▸ **Problem statement**:
The whole listing, exactly as given: write it out, leaving out each image.

┌─ Exercise data

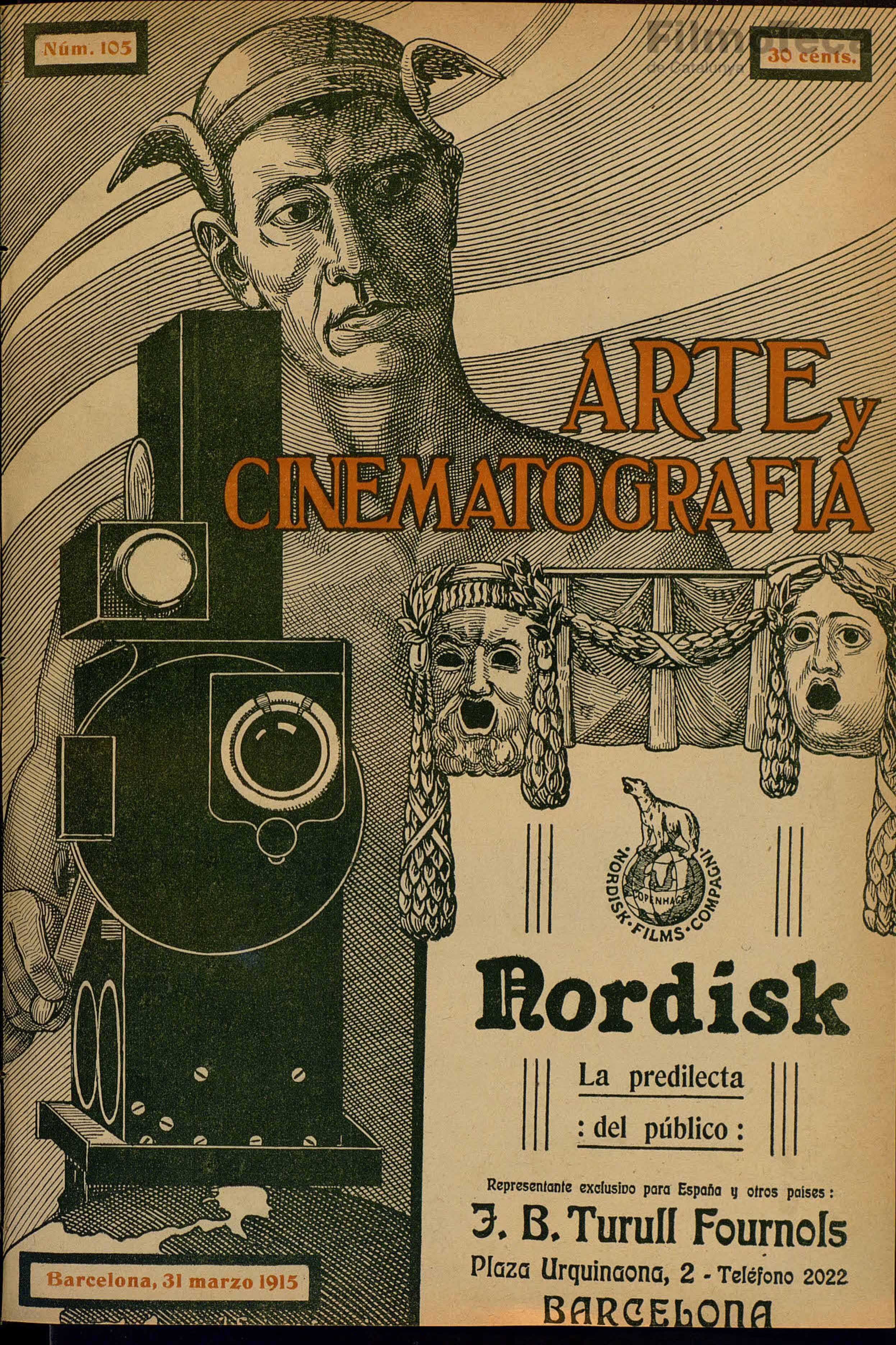 Coberta de la revista Arte y Cinematografia. Num. 105. 1915
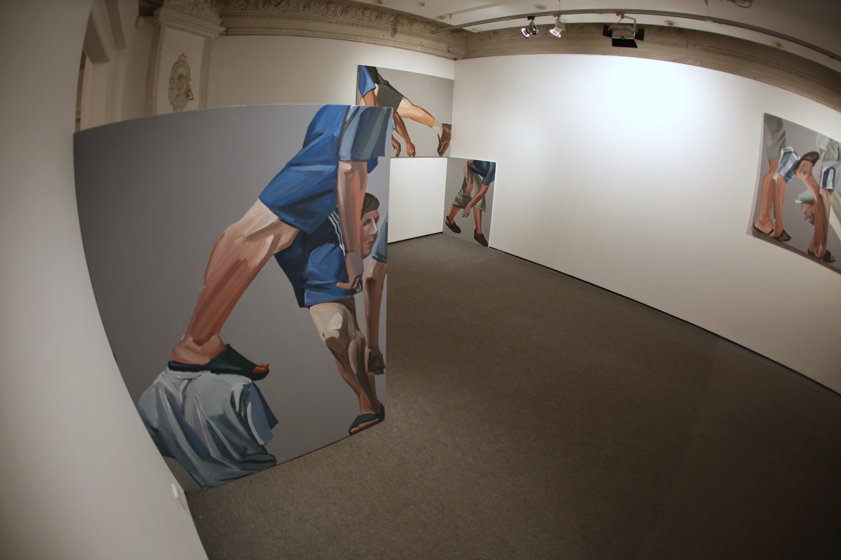 Леся Хоменко "Змішані почуття", 2013
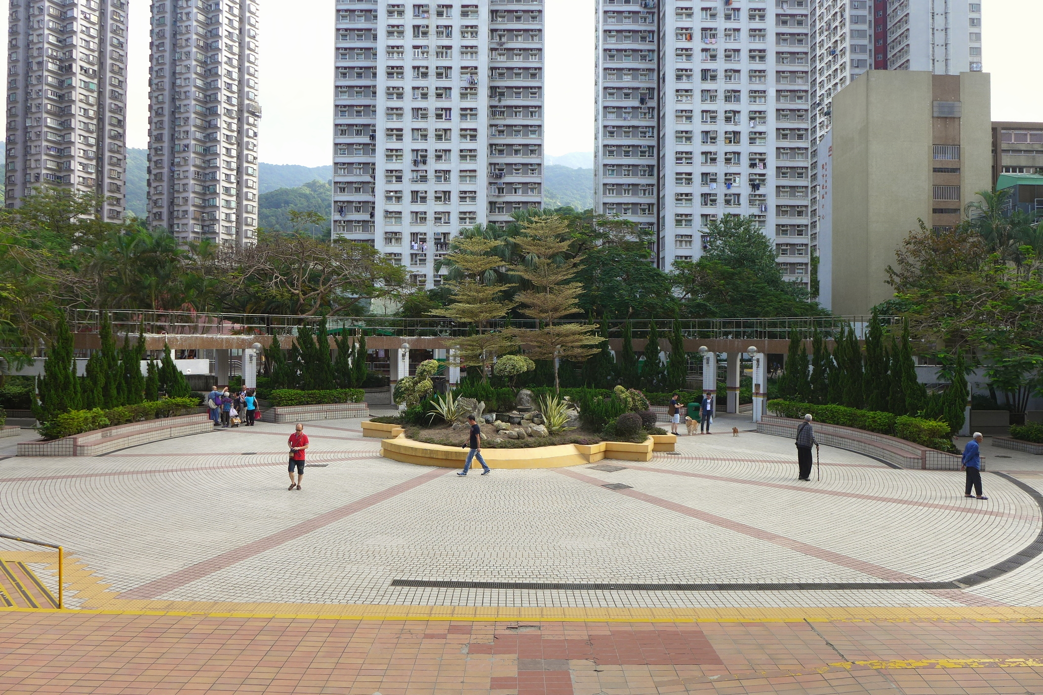 Lung Hang Estate Entry Plaza

└─

▸ **Answer section**:
 Coberta de la revista Arte y Cinematografia. Num. 105. 1915
 Леся Хоменко "Змішані почуття", 2013
 Lung Hang Estate Entry Plaza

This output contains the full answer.